What needs to be done:
Your answer must be only the lines below from the one containing "Central Park of Cluj-Napoca, Romania" through the one containing "Isild Le Besco", copied exactly, with the pictures left out.

Material for the task:
^^^^
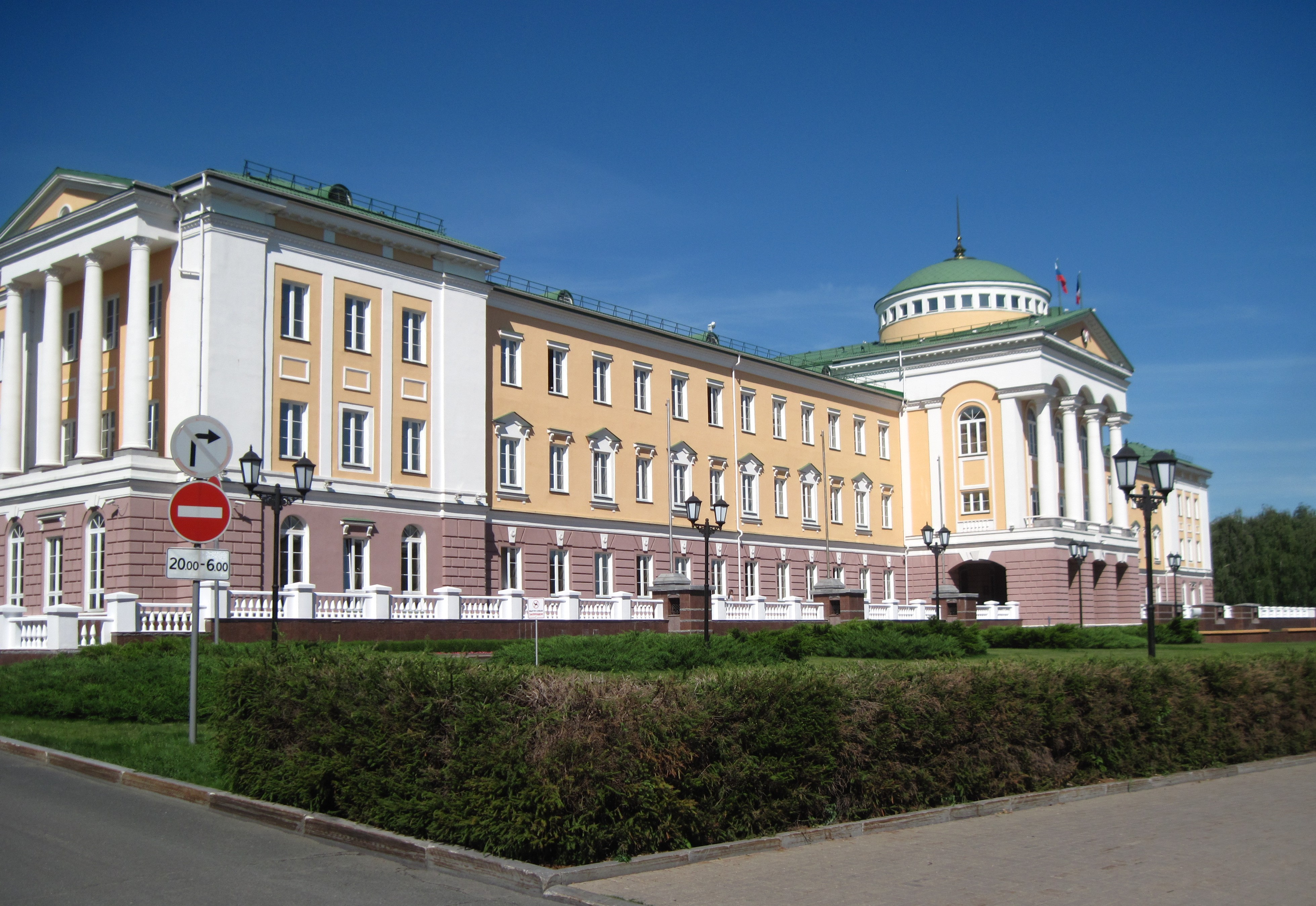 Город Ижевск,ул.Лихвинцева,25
^^^^
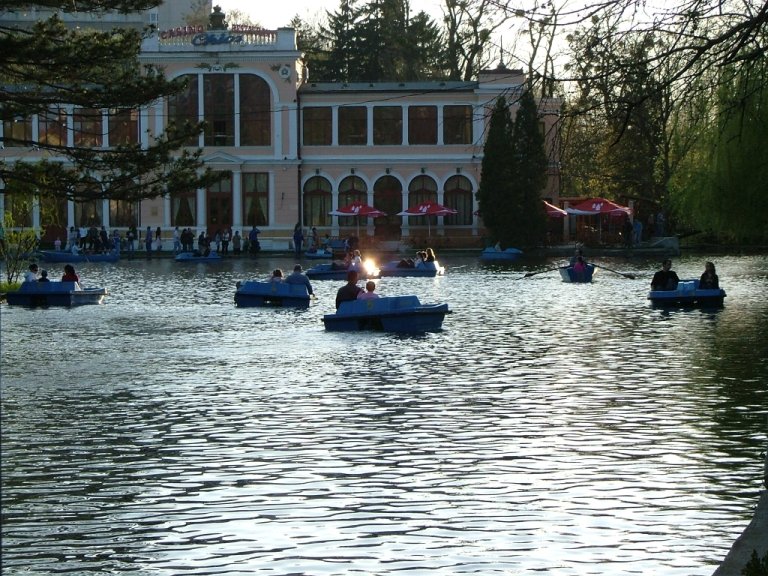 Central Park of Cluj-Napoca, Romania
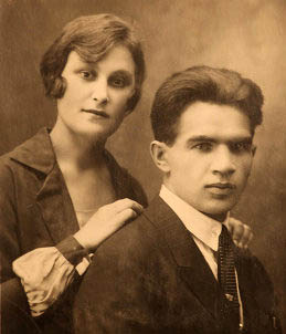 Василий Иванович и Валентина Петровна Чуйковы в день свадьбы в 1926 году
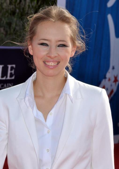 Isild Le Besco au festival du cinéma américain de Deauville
^^^^
Finished exercise:
 Central Park of Cluj-Napoca, Romania
 Василий Иванович и Валентина Петровна Чуйковы в день свадьбы в 1926 году
 Isild Le Besco au festival du cinéma américain de Deauville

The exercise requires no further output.